As climate changes, the ranges of both highland and lowland bird species in Mexico are expected to shift. To understand shifts in range, the current range must first be determined. This investigation utilizes distribution modeling to determine the current niche of the lowland species Melanerpes chrysogenys.

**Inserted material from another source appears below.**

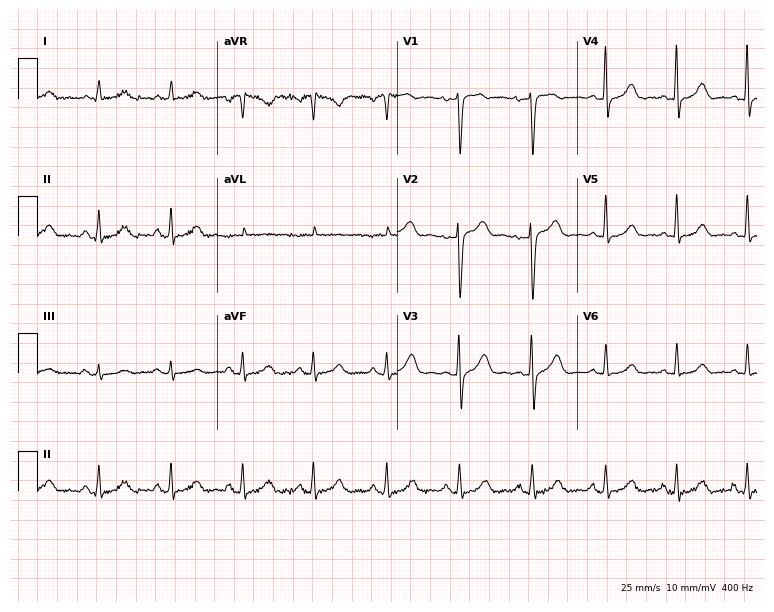
12-lead ECG from a woman, 54 years old. No first-degree AV block, right bundle branch block (RBBB), left bundle branch block (LBBB), sinus bradycardia, atrial fibrillation (AF) or sinus tachycardia recorded for this tracing. Other findings, if any, are not listed.

M. chrysogenys, or the Golden-cheeked woodpecker, is a lowland bird species endemic to Mexico. They are non-migratory and live in partially-open areas with patches of trees, arid or semi-humid forests, and plantations (Cornell Lab of Ornithology). M. chrysogenys nest in cardon hecho cactus (Pachycereus pecten-aboriginum), found in the tropical dry forests of Mexico (McBride et al., 2012). Past modeling indicates that they are most likely to make their home along the narrow strip of lowlands along Mexico’s west coast (Ortega-Huerta and Townsend Peterson, 2008). SDM is expected to predict a current distribution for the species that follows the lowlands along the west coast of Mexico, consistent with the findings of Ortega-Huerta and Townsend Peterson (2008).

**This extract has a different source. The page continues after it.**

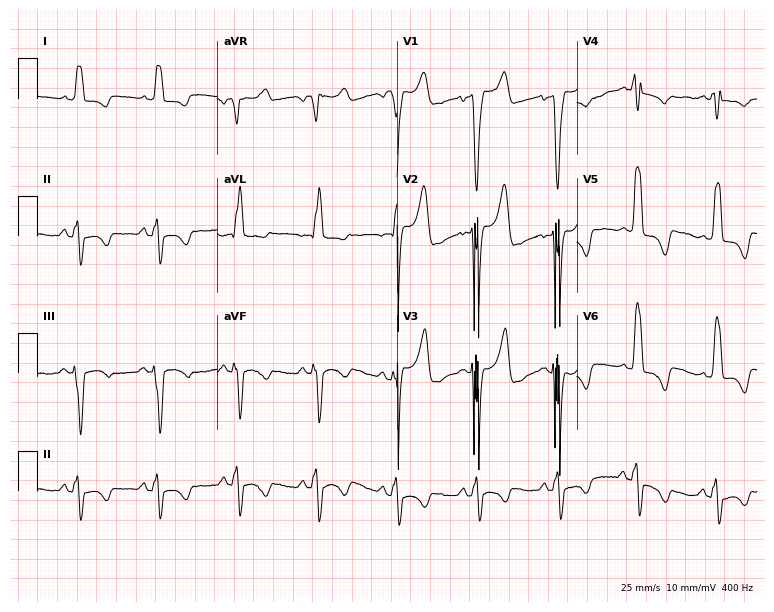
Electrocardiogram, a female, 64 years old. Interpretation includes left bundle branch block.

The data I utilized are available for open source download on the ARCTOS database. To use them in Maxent, I rearranged them to include only latitude and longitude values. The observed locations of M. chrysogenys in Mexico are along the lowlands of the western coast (Figure 1). However, point locations of observations can not give a holistic picture of the distribution of the species which is where SDM comes in.
mchrys_locs <- read_csv(here("data/Mchriso.csv")) %>%
clean_names()
rename("lon" = "dec_lon",
"lat" = "dec_lat") %>%
mutate(species = "Mchriso") %>%
select(lon, lat, species) %>%
unique() %>%
na.omit()
# save to use in maxent
write_csv(m.chrysogenys, "mchrys_locs.csv")
# political boundaries
world <- map_data("world")
Predictor variables for area of the map extent are necessary to utilize SDM. I used the Bioclim environmental variables are a useful set of 19 predictors including precipitation seasonality, temperature, and rainfall. Below are maps visualizing precipitation seasonality (Figure 2) and mean annual temperature (Figure 3) in Mexico.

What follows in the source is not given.